Requirement:
Transcribe nothing except the lines below that run from the one with "Budowa autostrady A4" to the one with "臺灣大學管理學院二號館", ends included, and do not copy any picture.

Material for this exercise:

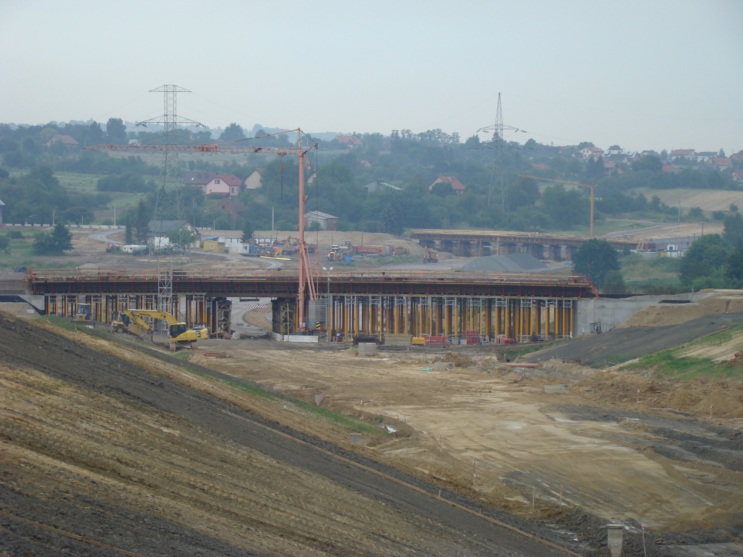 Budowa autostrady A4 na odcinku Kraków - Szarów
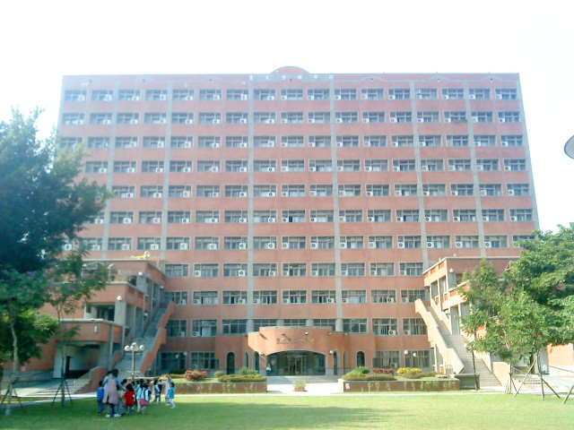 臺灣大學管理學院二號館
---
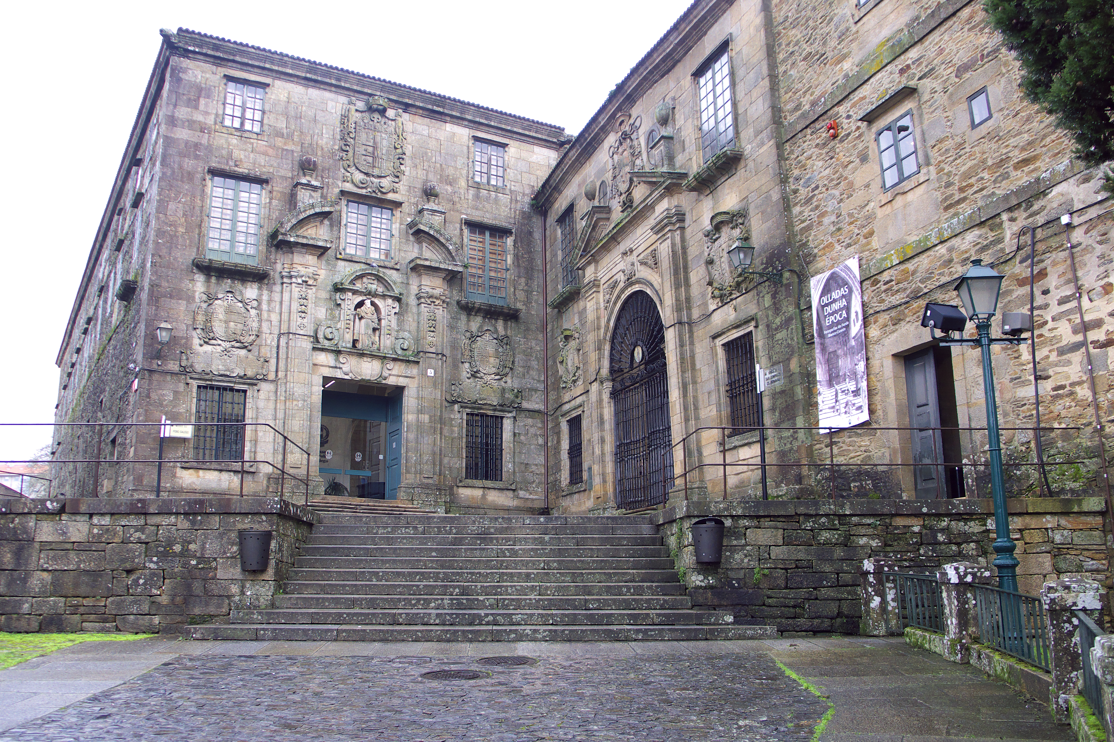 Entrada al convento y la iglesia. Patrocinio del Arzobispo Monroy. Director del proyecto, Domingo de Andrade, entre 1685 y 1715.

Solved problem:
 Budowa autostrady A4 na odcinku Kraków - Szarów
 臺灣大學管理學院二號館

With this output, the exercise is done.